Before proceeding, we load our packages for plotting:

julia>  using Gadfly, Compose

Polynomials are special functions, in that their relatively simple form allows for many explicit things to be known. E.g., for quadratic polynomials, one of these facts is the quadratic equation which explicitly gives a formula for the roots of a quadratic polynomial. (A “root” of a polynomial is just a polynomial-specific name for a zero.)

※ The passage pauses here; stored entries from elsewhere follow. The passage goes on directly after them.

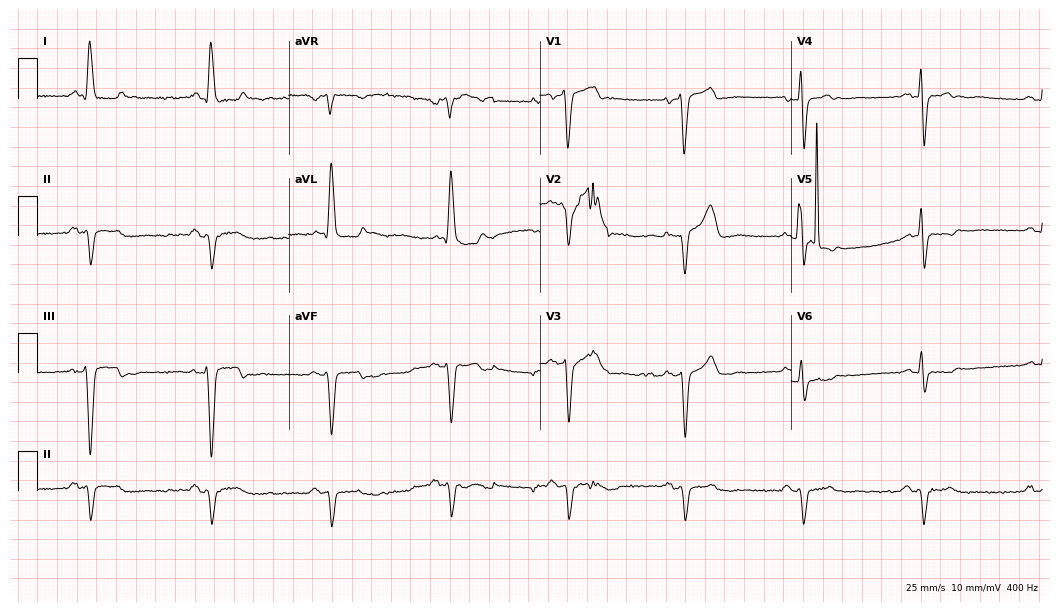
Electrocardiogram, a male, 73 years old. Of the six screened findings (first-degree AV block, right bundle branch block (RBBB), left bundle branch block (LBBB), sinus bradycardia, atrial fibrillation (AF), sinus tachycardia), none is recorded. Other findings, if any, are not listed.
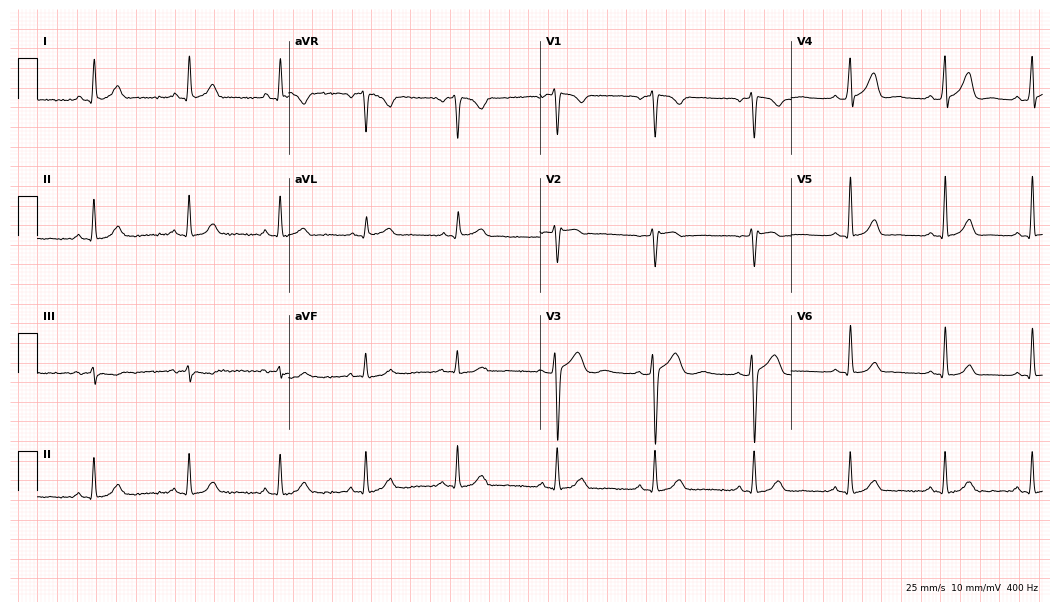
Resting 12-lead electrocardiogram. Patient: a female, 24 years old. Read as a normal ECG.
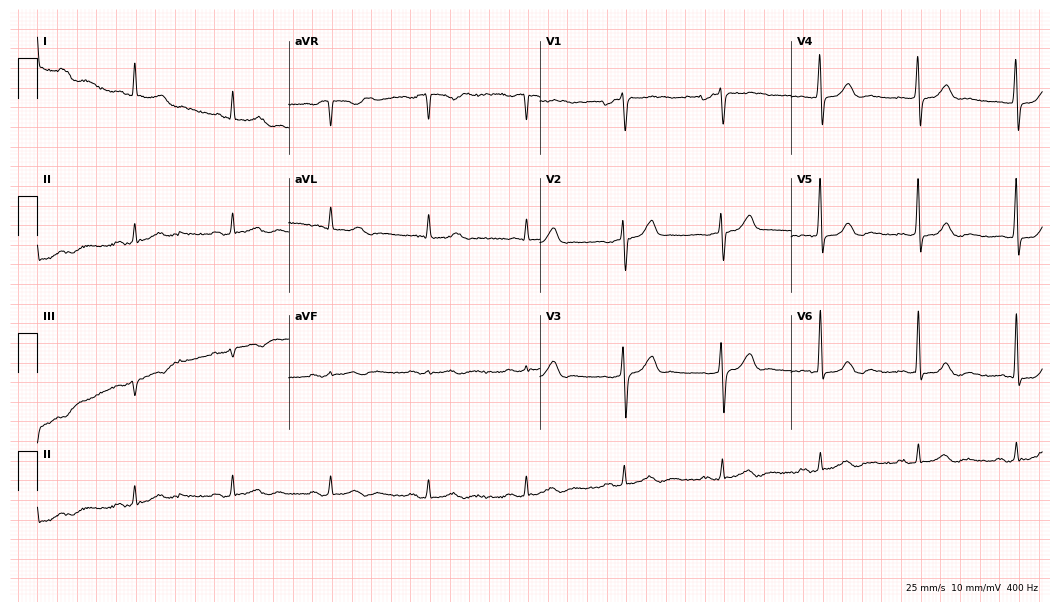
Standard 12-lead ECG recorded from a 55-year-old male. Read as a normal ECG.
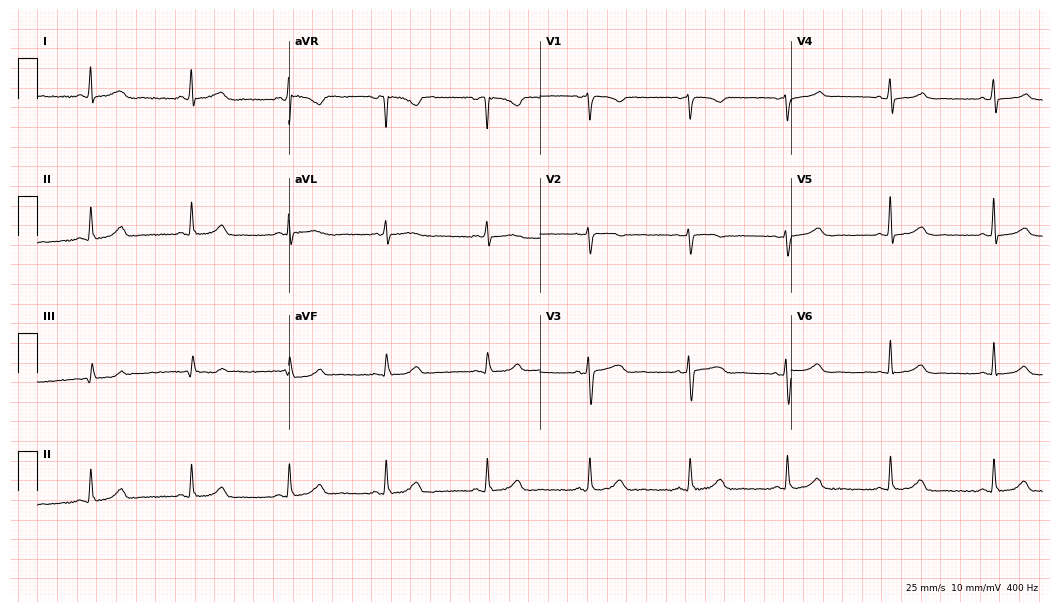
ECG (10.2-second recording at 400 Hz) — a 49-year-old female. Screened for six findings — first-degree AV block, right bundle branch block, left bundle branch block, sinus bradycardia, atrial fibrillation, sinus tachycardia — none is recorded. Other findings, if any, are not listed.
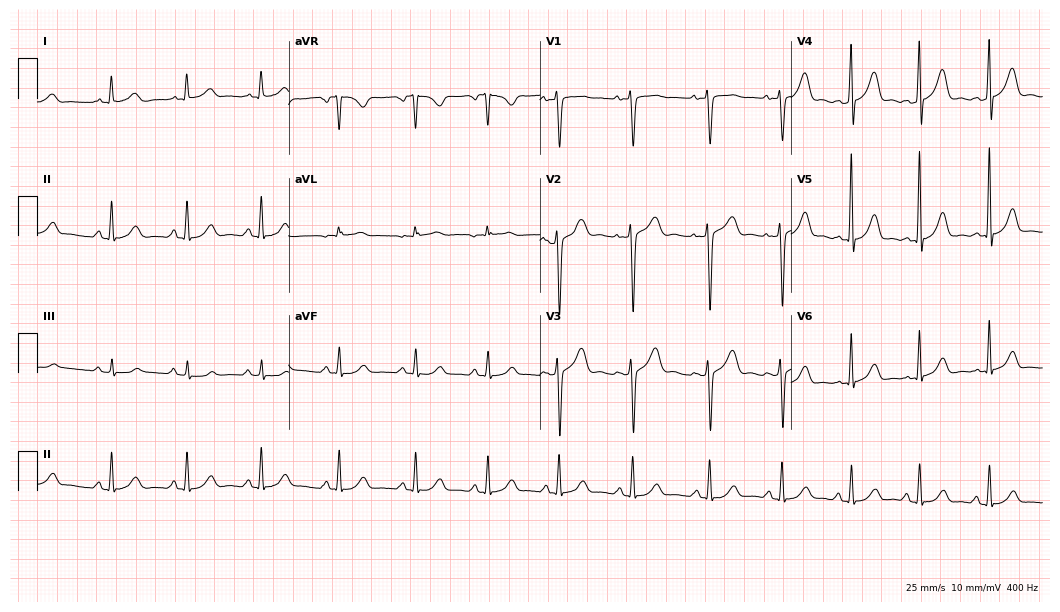
12-lead ECG from a 31-year-old female patient (10.2-second recording at 400 Hz). No first-degree AV block, right bundle branch block (RBBB), left bundle branch block (LBBB), sinus bradycardia, atrial fibrillation (AF) or sinus tachycardia recorded for this tracing. Other findings, if any, are not listed.
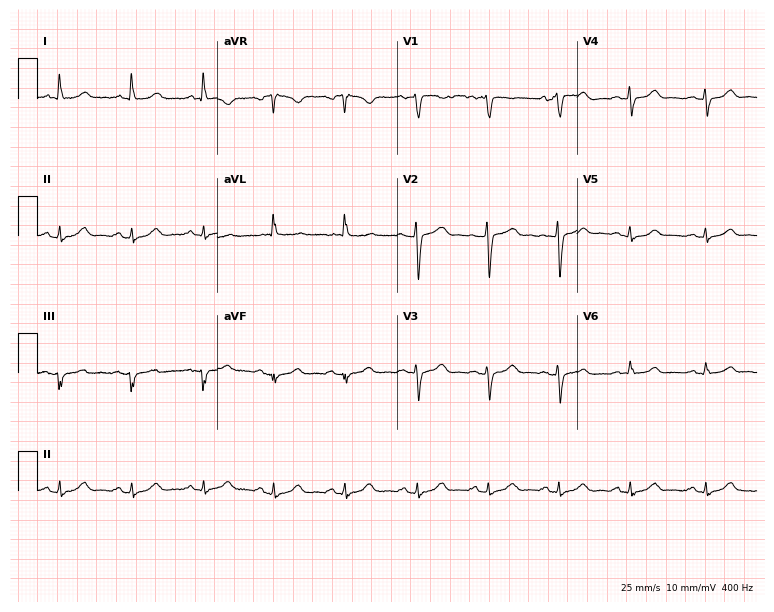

For example, if we have the polynomial \(2x^2 + 3x - 2\) we can solve for the roots with:

julia>  a = 2; b = 3; c = -2
-2
julia>  discr = b^2 - 4*a*c
25
julia>  ( (-b + sqrt(discr))/(2a), (-b - sqrt(discr))/(2a) )
(0.5,-2.0)

If you wanted to write a function to do this, it would be straightforward:

julia>  function quadratic(a, b, c)
          discr = b^2 - 4*a*c
          discr >= 0 ?   ( (-b + sqrt(discr))/(2a), (-b - sqrt(discr))/(2a) ) : error("Only complex roots")
        end

And to find the roots of \(x^2 + x - 1\) we have:

julia>  quadratic(1, 1, -1)
(0.6180339887498949,-1.618033988749895)

There are further such formula for third and fourth degree polynomials. However, Galois at the tender age of 20 demonstrated that in general, there can be no formula for the roots of a fifth or higher degree polynomial. There are still facts known about such polynomials. For example, the Fundamental theorem of algebra states that every polynomial of degree \(n\) will have \(n\) roots, where we count complex roots and multiplicities.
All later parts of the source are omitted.